Thursday, April 28, 2016

SSIS - Script Component Transform to TrimToNull Generically.

I have finally hit a problem that I had 10 years ago in SSIS.  The need for something to trim and then null any empty strings generically in SSIS.  Back then we used a compiled C# component, and the heavy use of that component caused headache for years.

Eventually we were able to use a vb script based script task to do the work, but that too has become unavailable in recent versions of SSIS (at least the method we were using).

So I had to whip one up yesterday.  Why? Why does someone feel that they need to do this instead of using a derived column task or manually taking all input columns and managing them individually?

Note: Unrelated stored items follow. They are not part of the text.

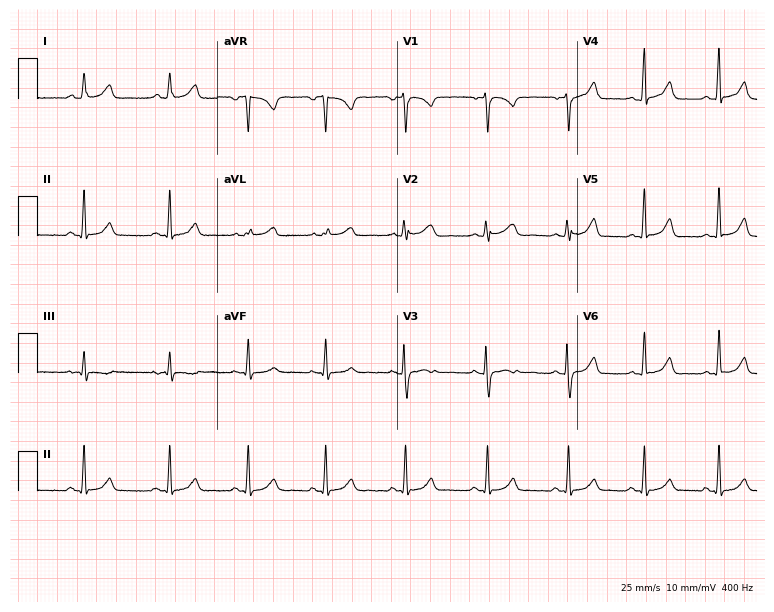
Resting 12-lead electrocardiogram. Patient: a 19-year-old woman. Read as a normal ECG.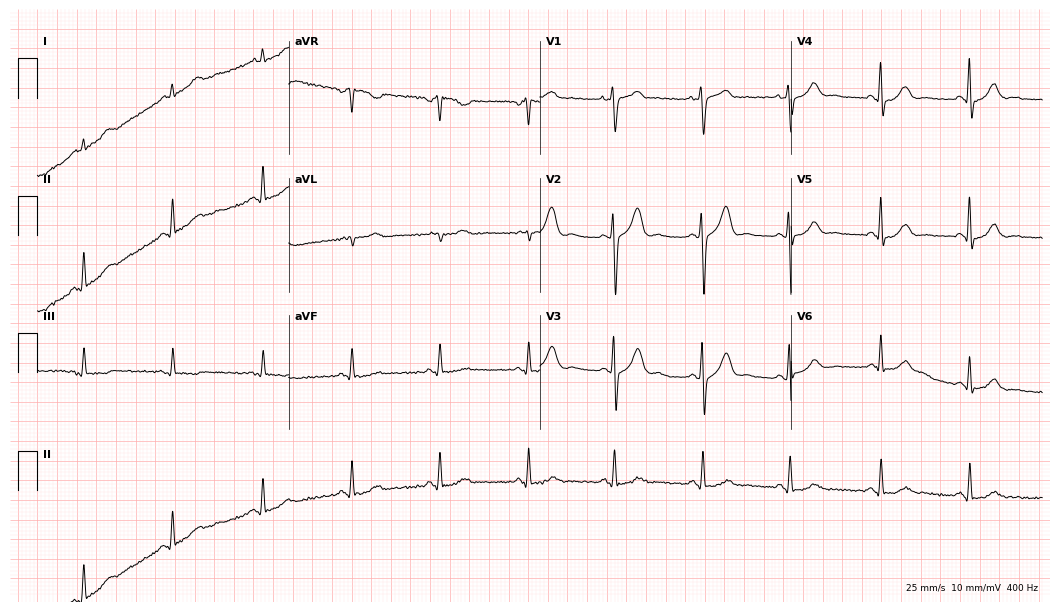
ECG — a male patient, 35 years old. Labelled as a normal ECG.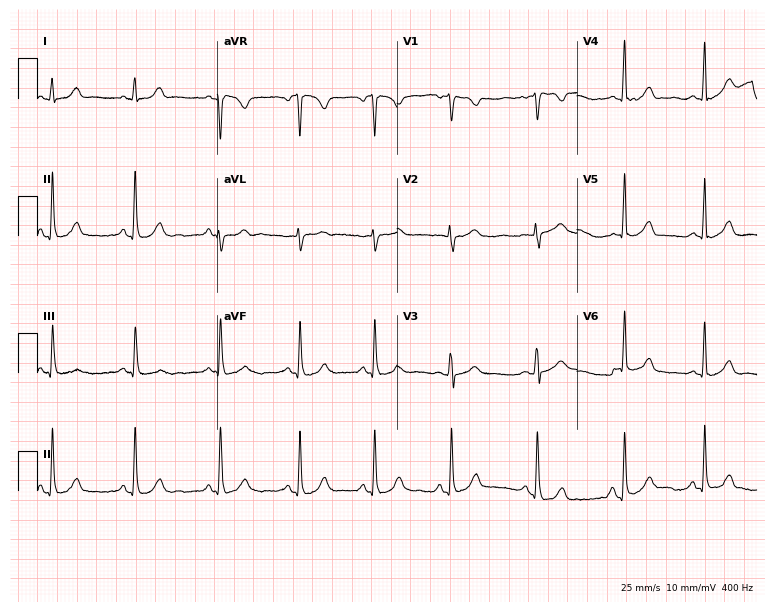
Standard 12-lead ECG recorded from a female patient, 31 years old. Read as a normal ECG.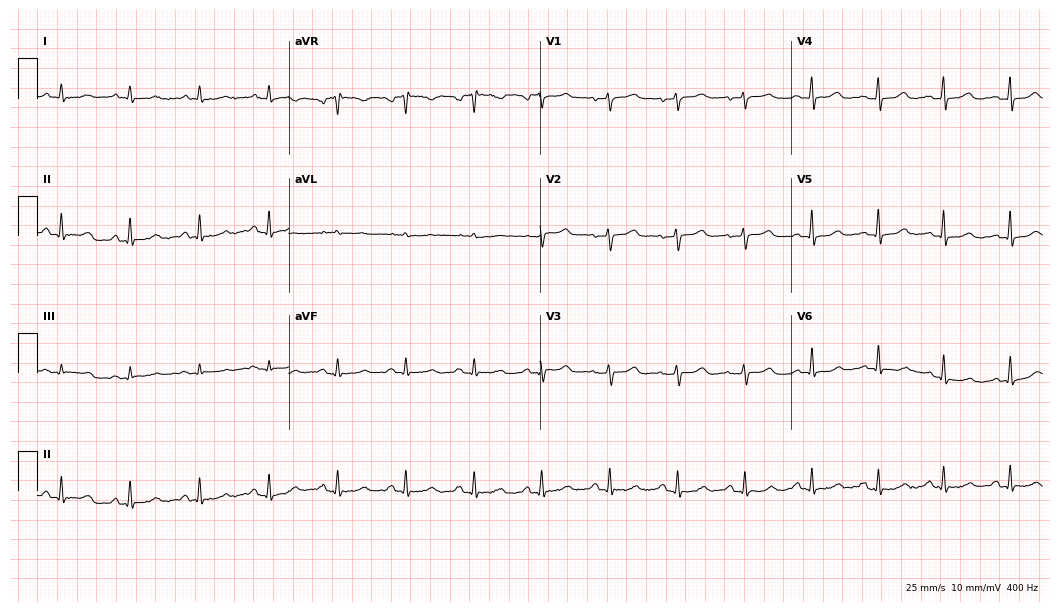
12-lead ECG from a 49-year-old female (10.2-second recording at 400 Hz). Recorded interpretation: within normal limits.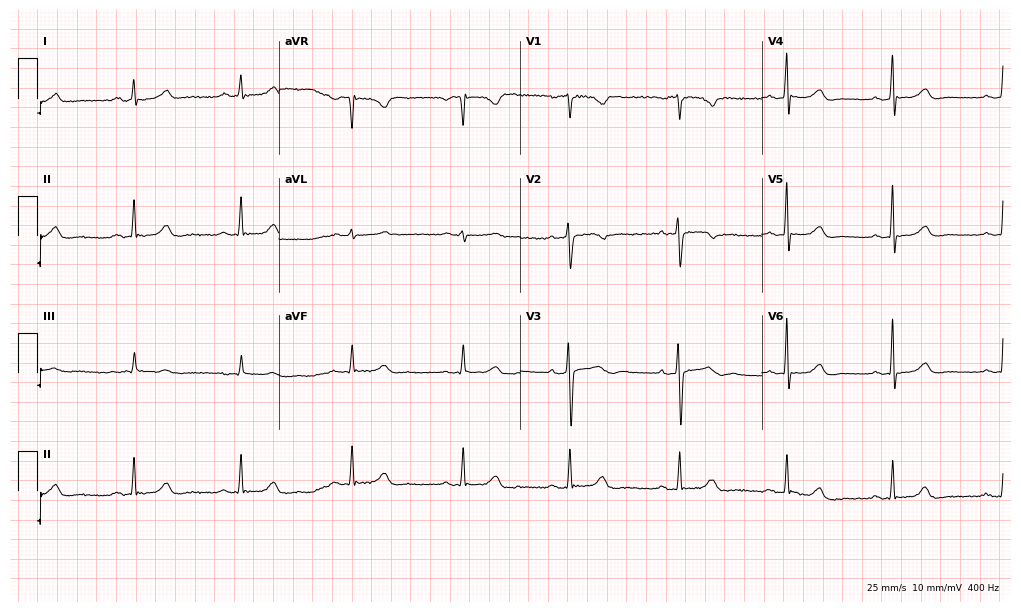
12-lead ECG from a 41-year-old female patient. Recorded interpretation: within normal limits.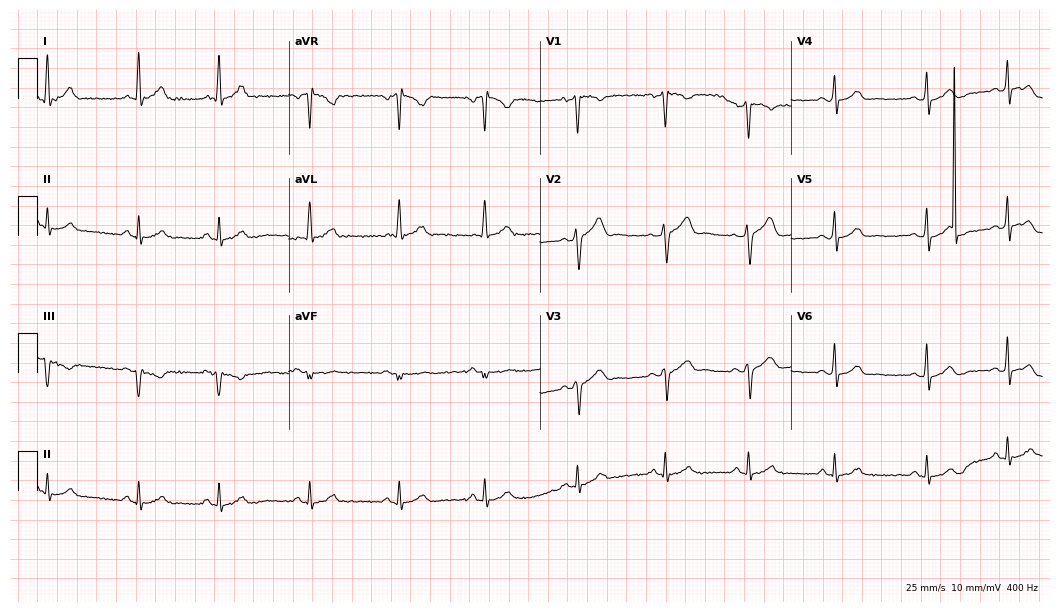
12-lead ECG from a male patient, 32 years old (10.2-second recording at 400 Hz). Recorded interpretation: within normal limits.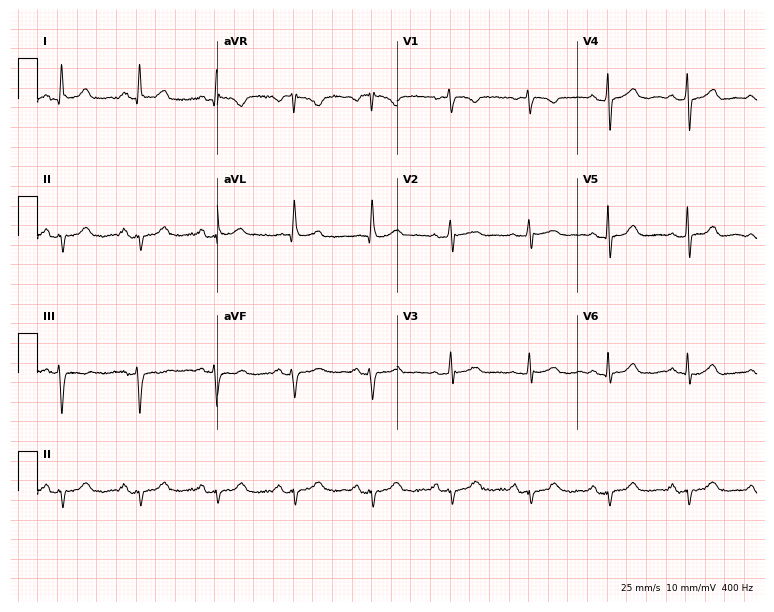
Electrocardiogram (7.3-second recording at 400 Hz), a 71-year-old female patient. Of the six screened findings (first-degree AV block, right bundle branch block, left bundle branch block, sinus bradycardia, atrial fibrillation, sinus tachycardia), none is recorded.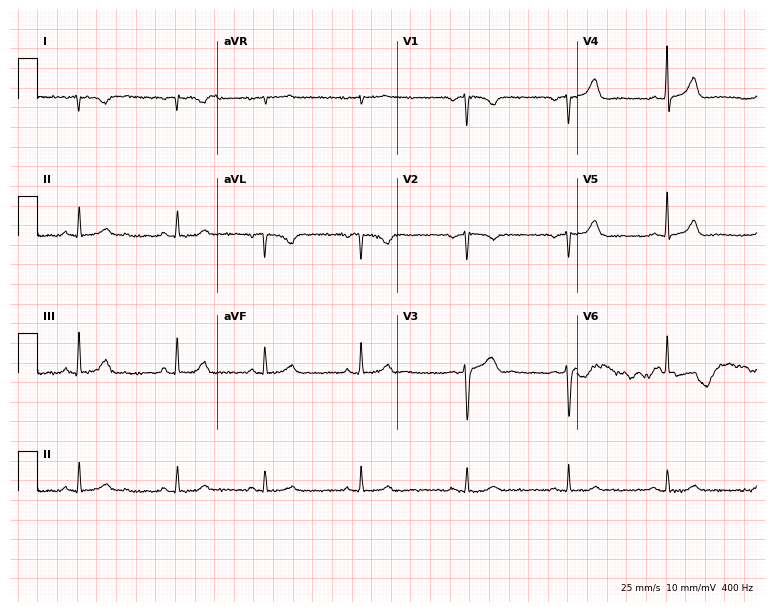
Electrocardiogram (7.3-second recording at 400 Hz), a 40-year-old female patient. Overall reading on record: normal ECG.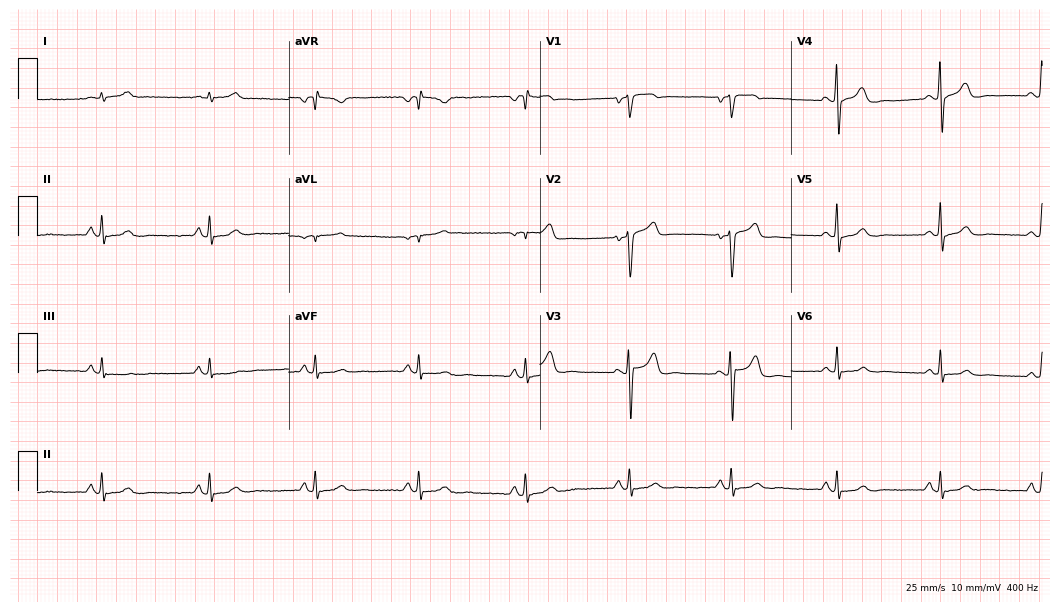
Resting 12-lead electrocardiogram (10.2-second recording at 400 Hz). Patient: a male, 35 years old. Read as a normal ECG.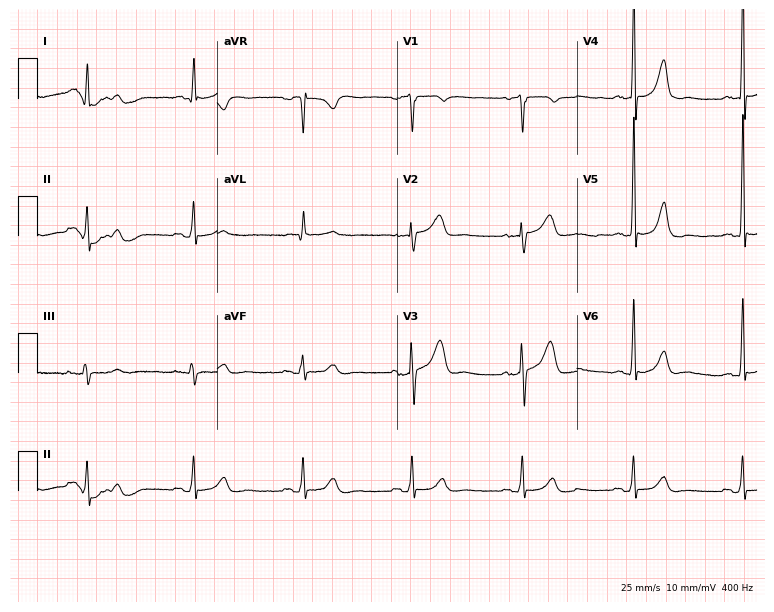
12-lead ECG (7.3-second recording at 400 Hz) from a male patient, 64 years old. Labelled as a normal ECG.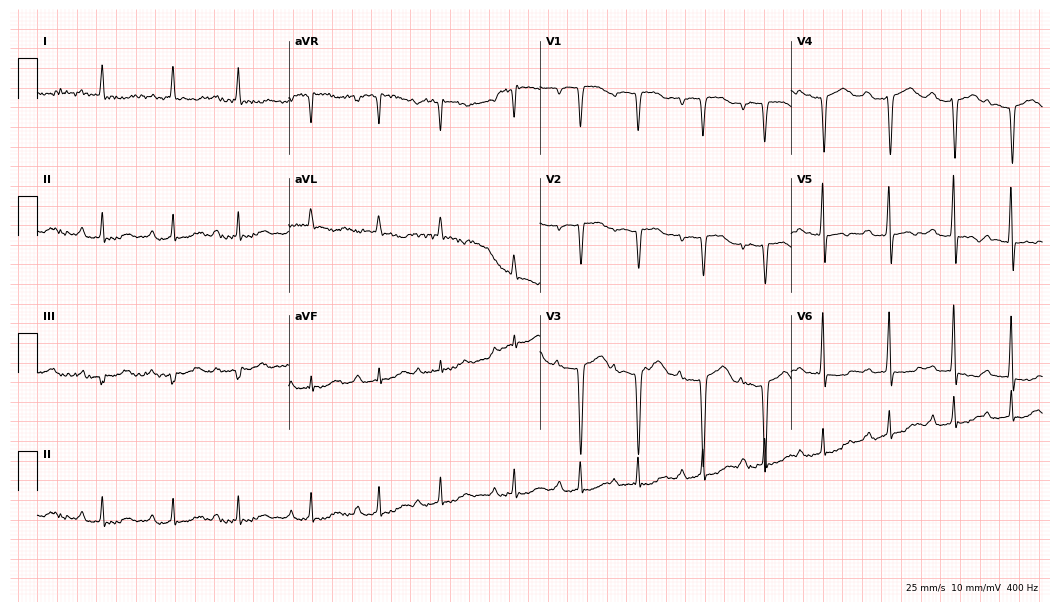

Well, it takes a long time to do that for 100 columns, and I had about 30 minutes to make a fix and not all columns were string etc... etc... (excuses!).

So I did a little research and here is where I have come to this solution:


 //Include   
 using Microsoft.SqlServer.Dts.Pipeline;  
 .......  
 public override void ProcessInput(int InputID, PipelineBuffer Buffer)  
   {  
     while (Buffer.NextRow())  
     {  
       for (int columnIndex = 0;  
    columnIndex < Buffer.ColumnCount;  
    columnIndex++)  
       {  
         //string columnData = null;  
         if (Buffer.IsNull(columnIndex))  
         {  
           //columnData = "is NULL";  
         }  
         else  
         {  
           BufferColumn columnInfo = Buffer.GetColumnInfo(columnIndex);  
           switch (columnInfo.DataType)  
           {  
             case DataType.DT_BOOL:  
               //columnData = Buffer.GetBoolean(columnIndex).ToString();  
               break;  
             case DataType.DT_WSTR:  
               Buffer.SetString(columnIndex, Buffer.GetString(columnIndex).Trim());  
               if (Buffer.GetString(columnIndex) == "")  
               {  
                 Buffer.SetNull(columnIndex);  
               }  
               break;  
             case DataType.DT_STR:  
               //columnData += Buffer.GetString(columnIndex);  
               Buffer.SetString(columnIndex, Buffer.GetString(columnIndex).Trim());  
               if (Buffer.GetString(columnIndex) == "")  
               {  
                 Buffer.SetNull(columnIndex);  
               }  
               break;  
             // add code to support more data types here  
             default:  
              // columnData = "";  
               break;  
           }  
         }  
       }  
     }  
     base.ProcessInput(InputID, Buffer);  
   }  


So how does this code get into your script task?  Basically, you drop in a script component, connect your columns you want to clean as input, and put this script in the script component.

This code takes every single input that is a DT_STR or DT_WSTR and trims the data. If it is empty, it produces a NULL.

Not the best written code, I could have done a bit more, but it gives the mechanics of it.  The implementation requires adding a single include and pasting code into the buffer.  I got the base code a while ago from another source, but I don't remember the source.  I will add it if someone gives me a heads up.